Without getting into the theory, one can often solve recurrences by assuming that the series tends asymptotically to a geometric series (without quite reaching one). There will generally be two or more geometric series that satisfy the recurrence, and a linear combination of them will yield the desired series.

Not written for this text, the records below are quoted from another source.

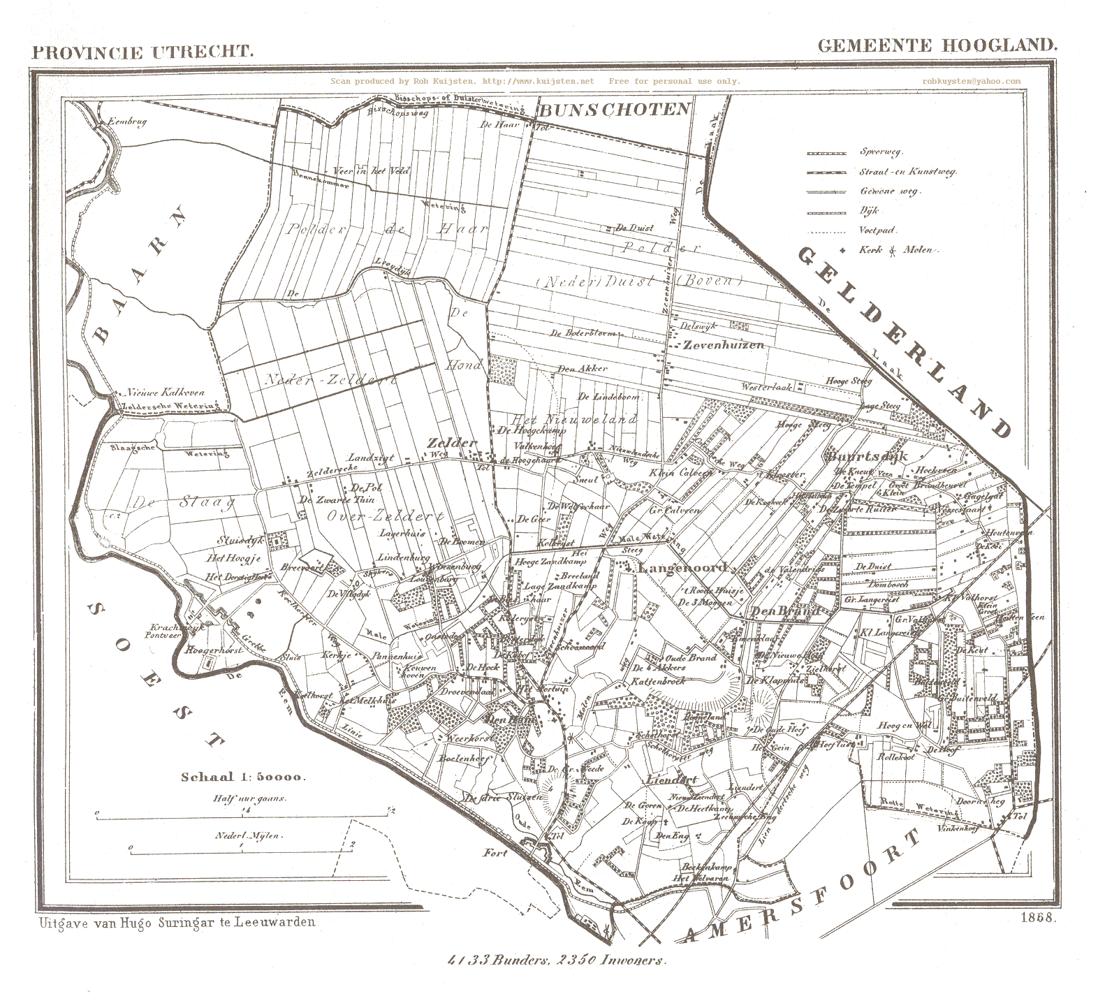 Kaart van Hoogland (Amersfoort) uit Gemeente Atlas van Nederland, J. Kuyper 1865-1870, Uitgave Hugo Suringar Leeuwarden.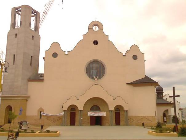 Kościół p.w. Miłosierdzia Bożego w Głogowie - ściana frontowa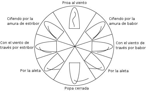 Imagen de las posiciones de un barco respecto del viento. Trabajo derivado de Allures.png, adaptación al español realizado por Patricio Lorente.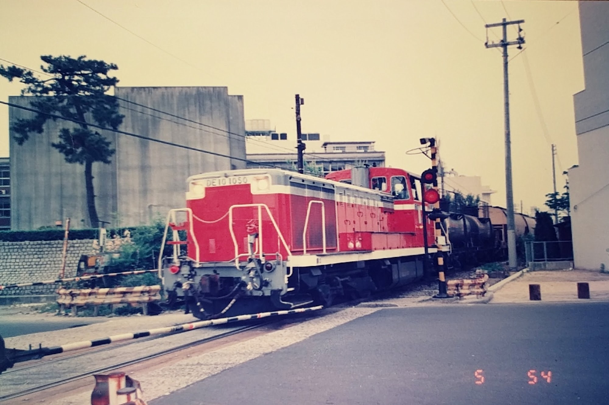 東広島貨物駅行きの上り貨物列車。国道2号線を渡った広島大学病院前の踏切から南望。旧上大河駅付近。現在の広島霞郵便局前付近。1986年6月11日午前5時54分。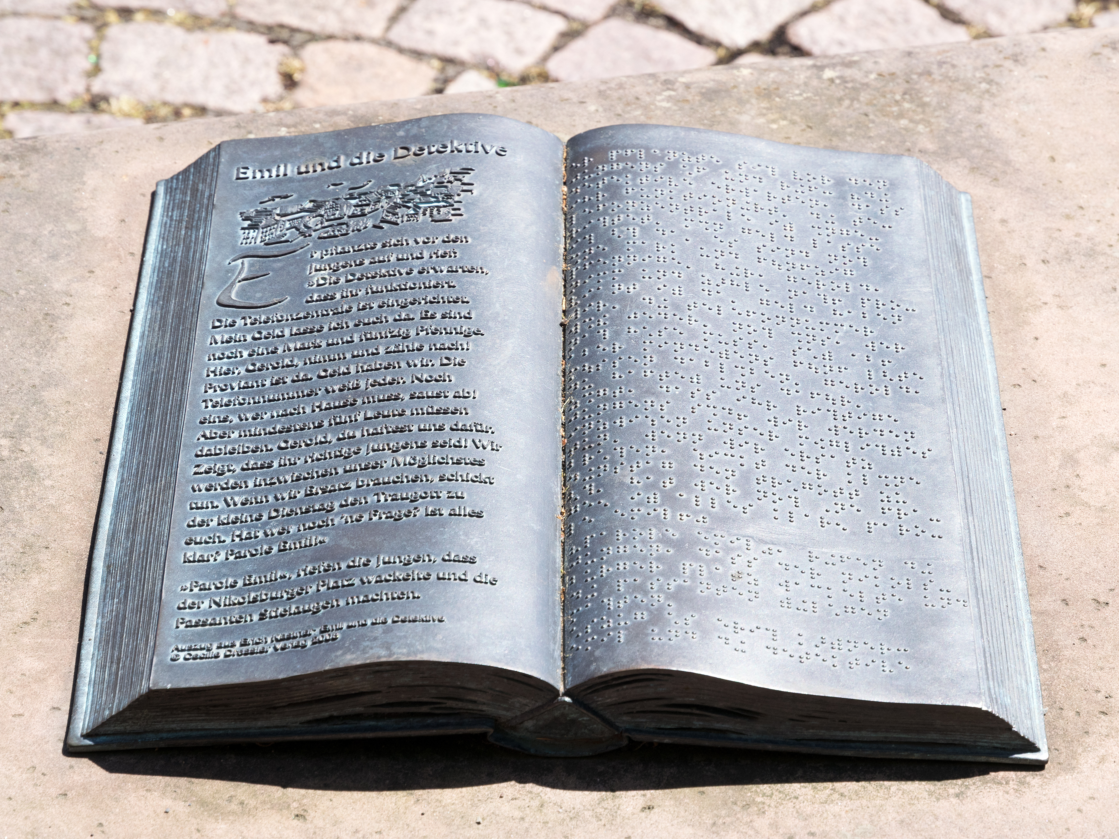 Skulptur des Buches "Emil und die Detektive" am Kornmarkt in Marburg, rechte Seite in Brailleschrift

For instance, suppose we try to make the $a_2$ and later terms conform to a geometric series, so that $a_n = a_0r^n$. We would find
$$
a_n = 4a_{n-1}-2a_{n-2}
$$
$$
a_0r^n = 4a_0r^{n-1}-2a_0r^{n-2}
$$
and then dividing by $a_0r^{n-2}$ gives us
$$
r^2 = 4r-2
$$
$$
r^2-4r+2 = 0
$$
which can be solved using the quadratic formula to yield
$$
r_{1, 2} = \frac{4 \pm \sqrt{16-8}}{2} = 2 \pm \sqrt{2}
$$
That is to say, two families of geometric series satisfy the recurrence, one being $a'_n = a'_0 (2+\sqrt{2})^n$ (for any $a'_0$), and one being $a''_n = a''_0 (2-\sqrt{2})^n$ (again for any $a''_0$). To find out which linear combination yields the desired series, we write
$$
a'_0 + a''_0 = a_0 = 1
$$
$$
a'_1 + a''_1 = a'_0(2+\sqrt{2}) + a''_0(2-\sqrt{2}) = a_1 = 2
$$
which yields the rather convenient solution $a'_0 = a''_0 = 1/2$. So our final closed-form solution is
$$
a_n = \frac{(2+\sqrt{2})^n+(2-\sqrt{2})^n}{2}
$$
and you should be able to verify that the recurrence is satisfied with the initial conditions.